The high commodities prices are from the following factors:
1. The end of Covid-19 pandemic, meant that sectors of the economy that had been closed, such as hotels, suddenly opened when the production of, for instance, palm oil for soap manufacture had also declined because there had been no demand for two years. The resumed production levels cannot yet match the demand.

2. I also hear, that some of the producers decided to turn their palm oil into petrol, just like we were about to turn our surplus sugar into petrol as a way of solving the problem of kyengera (surplus).
3. The war in Ukraine and Western sanctions on Russia, have also caused shortages of wheat for the bread-eaters that do not include me because I am a muhogo-karo-banana eater and milk drinker, fertilizers, petrol, gas, etc.

Again, here, we confront the struggle between the two lines: the revolutionary, patriotic line of the truth and seriousness on the one hand and the reactionary line of populism, cheap popularity and lack of realism of: prices-control by government, subsidies, tax cuts on the other hand.

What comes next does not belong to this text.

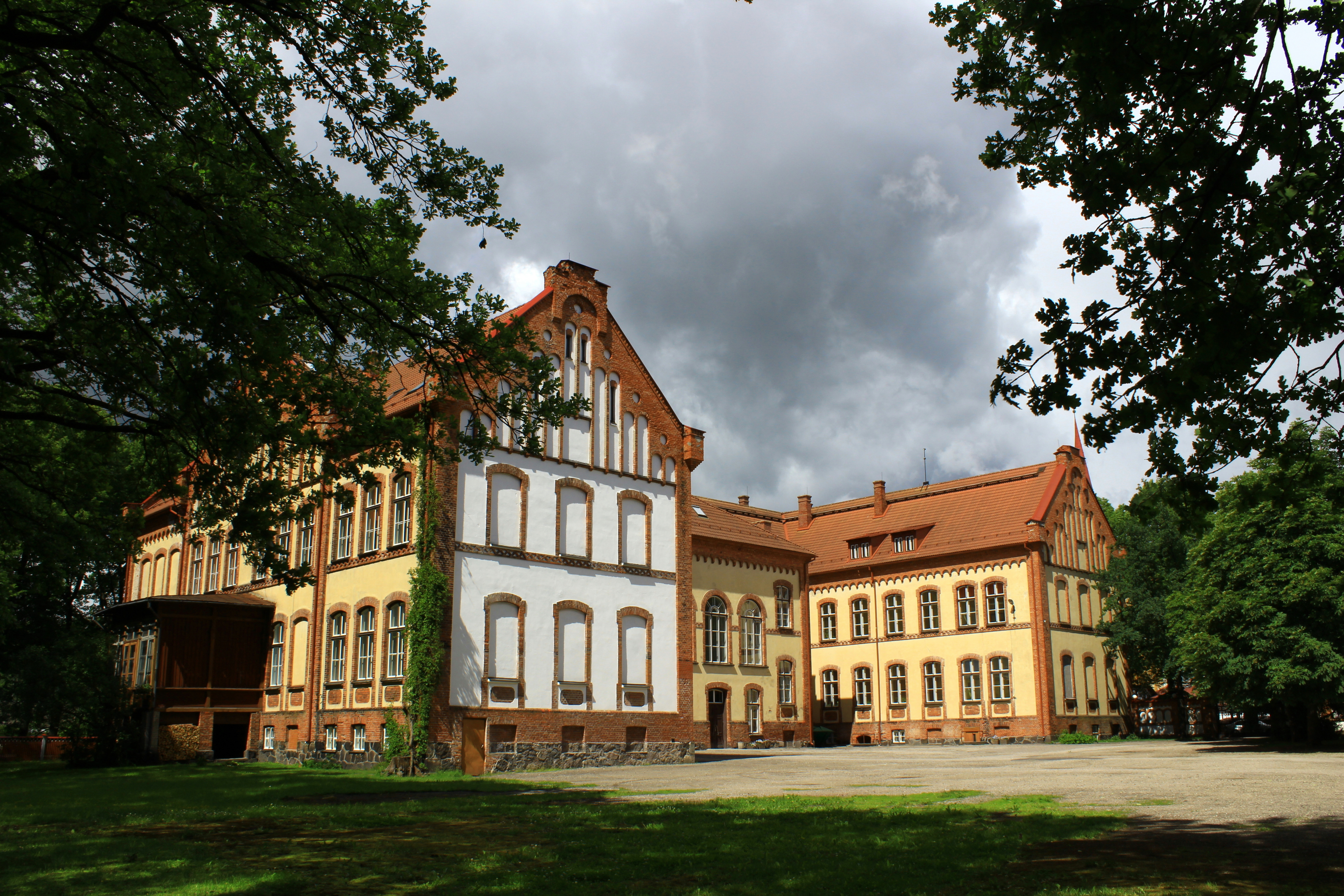 Pärnu tütarlastegümnaasiumi hoone

Although this is not as serious as Covid-19, the choices here, are also with serious implications. It is a choice between okubandama (collapse) of the economy on the one hand or survival (kwetaasa, kuhonoka). The real medicine for high prices and shortages, is increased production. Produce more, if you can.
In 1986, as we were beginning to deal with the catastrophic situation of shortages that had characterized Uganda for 14 years, starting with the 1972 mistake of Idi Amin expelling our Asian business people, there was talk by some of price and rent control. In one cabinet meeting, we were informed of an Indian known as Gandesha that owned many buildings in Kampala and was charging exorbitant rents. Some were saying that we should invoke the Rent Control Act and the Government should set the rent levels itself.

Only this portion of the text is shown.